Scientists develop new artificial intelligence method to look for life on other planets

They presented their work to scientists at the Goldschmidt Geochemistry Conference in Lyon in July this year. After receiving a positive reception from other scientists at the time, details of the system were published in the peer-reviewed journal PNAS on Monday.

“This is a significant advance in our abilities to recognise biochemical signs of life on other worlds. It opens the way to using smart sensors on unmanned spaceships to search for signs of life,” said lead researcher Robert Hazen of the Carnegie Institution’s Geophysical Laboratory and George Mason University, in a press statement.

Scientists have known since the Miller-Urey experiment in the 1950s that mixing simple chemicals in the right conditions can form some of the more complex molecules that are required for, like amino acids. Since then, many of the more complex components needed for life as we know it, like nucleotides needed to make DNA, have been detected in space.

But, how do we know whether these molecules are of biological origin or if they were made by other unknown processes over time? Knowing that is essential to deciding whether we have detected life or not.

The “life test”

The scientists used the pyrolysis gas-chromatography mass-spectrometry methods (GCMS) to analyse 135 different carbon-rich samples. These samples were taken from living cells, age-degraded samples, geologically processed fossil fuels, carbon-rich meteorites, and laboratory-synthesised organic compounds and mixtures.

As many as 59 of these samples had a biological origin, like a grain of rice, a human hair, crude oil, etc. And 74 of them were of non-biological origin like lab-synthesised compounds or samples from carbon-rich meteorites.
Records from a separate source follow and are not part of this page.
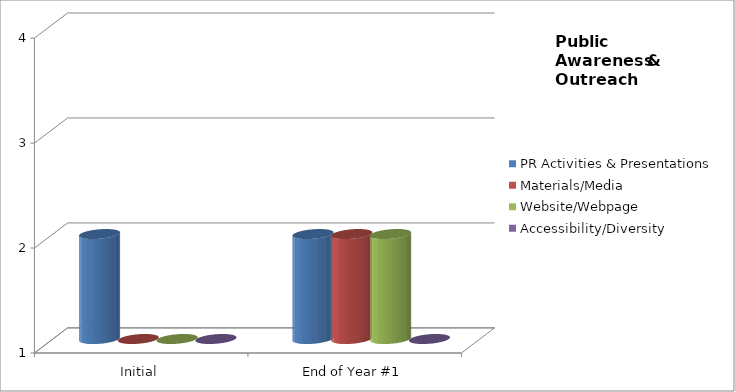
| Category | PR Activities & Presentations  | Materials/Media  | Website/Webpage  | Accessibility/Diversity  |
|---|---|---|---|---|
| Initial | 2 | 1 | 1 | 1 |
| End of Year #1 | 2 | 2 | 2 | 1 |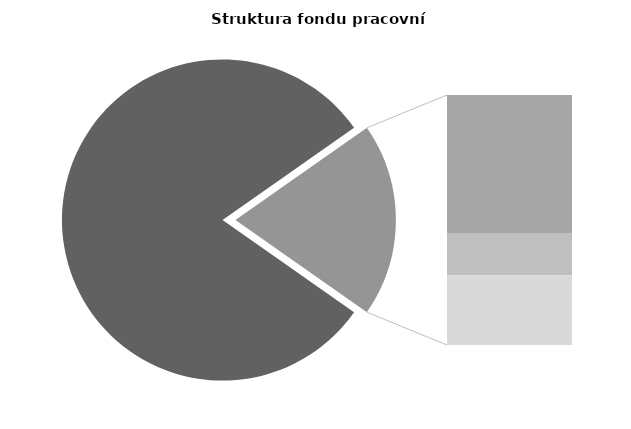
| Category | Series 0 |
|---|---|
| Průměrná měsíční 
odpracovaná doba  
bez přesčasu | 138.716 |
| Dovolená | 18.509 |
| Nemoc | 5.669 |
| Jiné | 9.362 |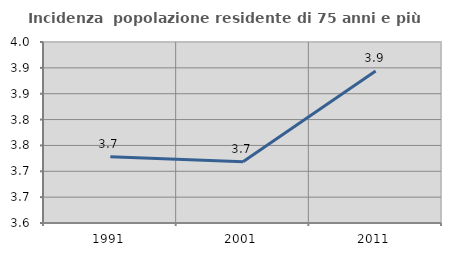
| Category | Incidenza  popolazione residente di 75 anni e più |
|---|---|
| 1991.0 | 3.728 |
| 2001.0 | 3.718 |
| 2011.0 | 3.894 |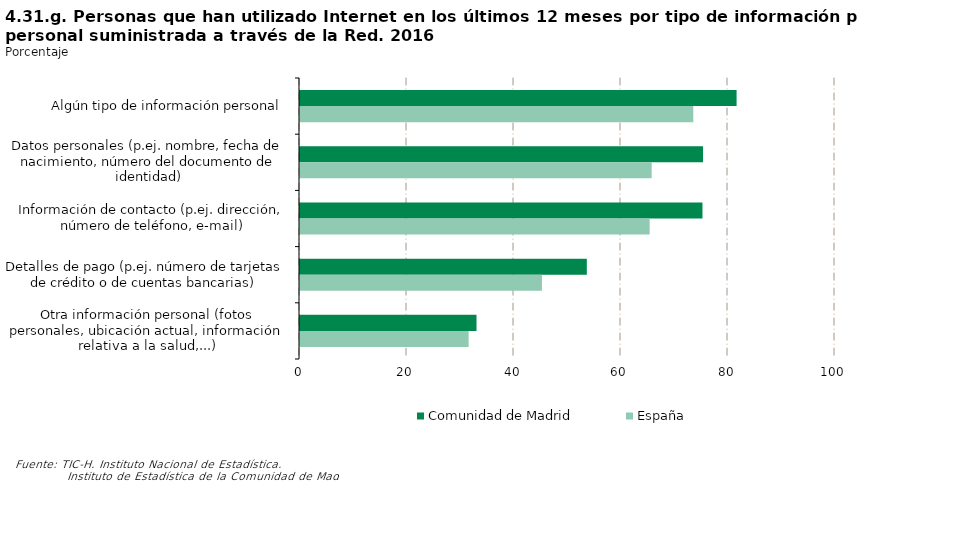
| Category | Comunidad de Madrid | España |
|---|---|---|
| Algún tipo de información personal | 81.606 | 73.511 |
| Datos personales (p.ej. nombre, fecha de nacimiento, número del documento de identidad) | 75.338 | 65.731 |
| Información de contacto (p.ej. dirección, número de teléfono, e-mail) | 75.228 | 65.358 |
| Detalles de pago (p.ej. número de tarjetas de crédito o de cuentas bancarias) | 53.61 | 45.222 |
| Otra información personal (fotos personales, ubicación actual, información relativa a la salud,...) | 32.992 | 31.519 |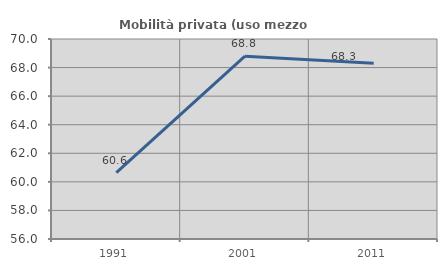
| Category | Mobilità privata (uso mezzo privato) |
|---|---|
| 1991.0 | 60.645 |
| 2001.0 | 68.8 |
| 2011.0 | 68.311 |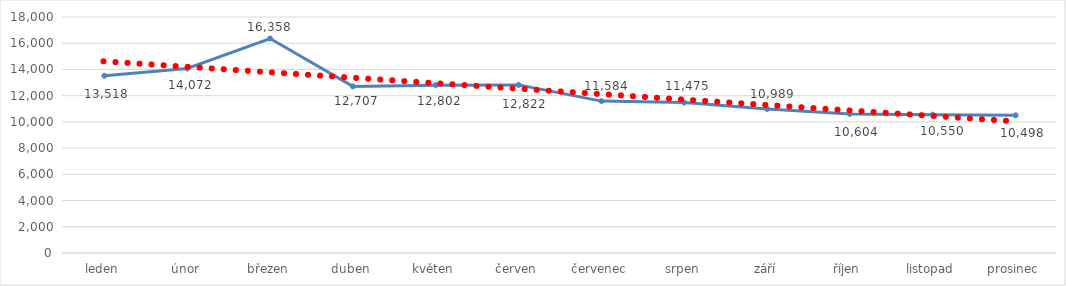
| Category | Series 0 |
|---|---|
| leden | 13518 |
| únor | 14072 |
| březen | 16358 |
| duben | 12707 |
| květen | 12802 |
| červen | 12822 |
| červenec | 11584 |
| srpen | 11475 |
| září | 10989 |
| říjen | 10604 |
| listopad | 10550 |
| prosinec | 10498 |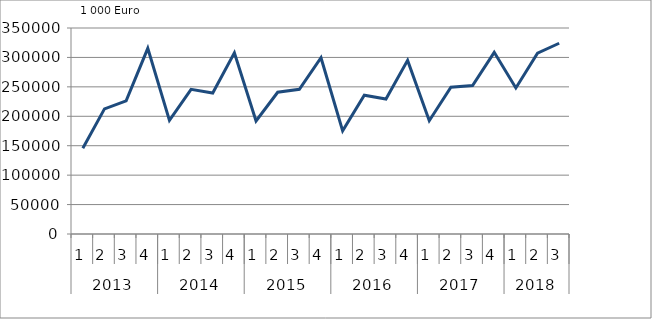
| Category | Ausbaugewerblicher Umsatz3 |
|---|---|
| 0 | 145792.596 |
| 1 | 212577 |
| 2 | 226327.748 |
| 3 | 315433.896 |
| 4 | 193004.858 |
| 5 | 245754.159 |
| 6 | 239547.85 |
| 7 | 307688.935 |
| 8 | 192043.756 |
| 9 | 240826.879 |
| 10 | 245916.087 |
| 11 | 299455.378 |
| 12 | 175225.59 |
| 13 | 235781.631 |
| 14 | 229227.559 |
| 15 | 294992.157 |
| 16 | 192499.539 |
| 17 | 249394.388 |
| 18 | 252146.755 |
| 19 | 308653.153 |
| 20 | 248133.418 |
| 21 | 307099.899 |
| 22 | 324088.989 |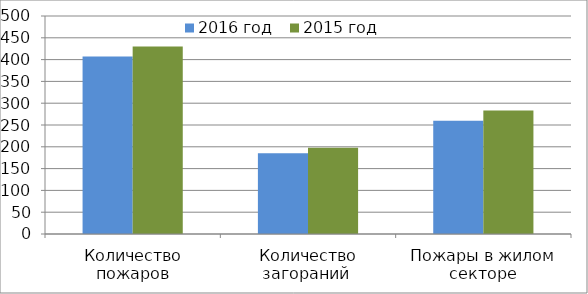
| Category | 2016 год | 2015 год |
|---|---|---|
| Количество пожаров | 407 | 430 |
| Количество загораний  | 185 | 198 |
| Пожары в жилом секторе | 260 | 283 |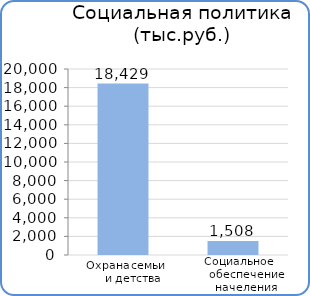
| Category | Расходы |
|---|---|
| Охрана семьи и детства | 18429400 |
| Социальное обеспечение населения | 1508400 |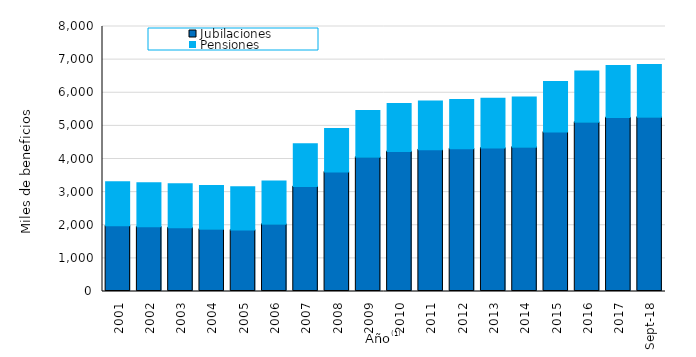
| Category | Jubilaciones | Pensiones |
|---|---|---|
| 2001.0 | 1984588 | 1327098 |
| 2002.0 | 1953410 | 1327077 |
| 2003.0 | 1925531 | 1327478 |
| 2004.0 | 1881671 | 1319835 |
| 2005.0 | 1856967 | 1308369 |
| 2006.0 | 2031435 | 1302512 |
| 2007.0 | 3167799 | 1292554 |
| 2008.0 | 3611162 | 1308234 |
| 2009.0 | 4053666 | 1407797 |
| 2010.0 | 4224398 | 1447749 |
| 2011.0 | 4281335 | 1467523 |
| 2012.0 | 4309368 | 1483444 |
| 2013.0 | 4332216 | 1501790 |
| 2014.0 | 4357746 | 1514932 |
| 2015.0 | 4815402 | 1526785 |
| 2016.0 | 5111178 | 1546728 |
| 2017.0 | 5249686 | 1574265 |
| 43344.0 | 5263441 | 1590894 |

The samples were first heated in an environment without oxygen—a process called pyrolysis. This caused the samples to break down. After that, they were analysed in a GCMS, a device that separates the mixture into its component parts and identifies them.

They then used some machine-learning methods to train models on the three-dimensional data (time/intensity/mass) from each sample as training or testing subjects. After testing this model on samples, it was found to have an accuracy greater than 90 per cent.

The implications

“There are some interesting and deep implications which flow from this work. First, we can apply these methods to ancient samples from Earth and Mars, to find out if they were once alive. This is obviously important for looking at whether there was life on Mars, but it can also help us analyse very ancient samples from Earth, to help us understand when life first began,” explained Hazen.

According to Hazen, this also means that at a deep level, biochemistry and non-biological chemistry are somewhat different. This also suggests that if we find life elsewhere, we can tell if life on Earth and other planets came from a common origin, aligning with the theory of panspermia, or whether they have fundamentally different origins.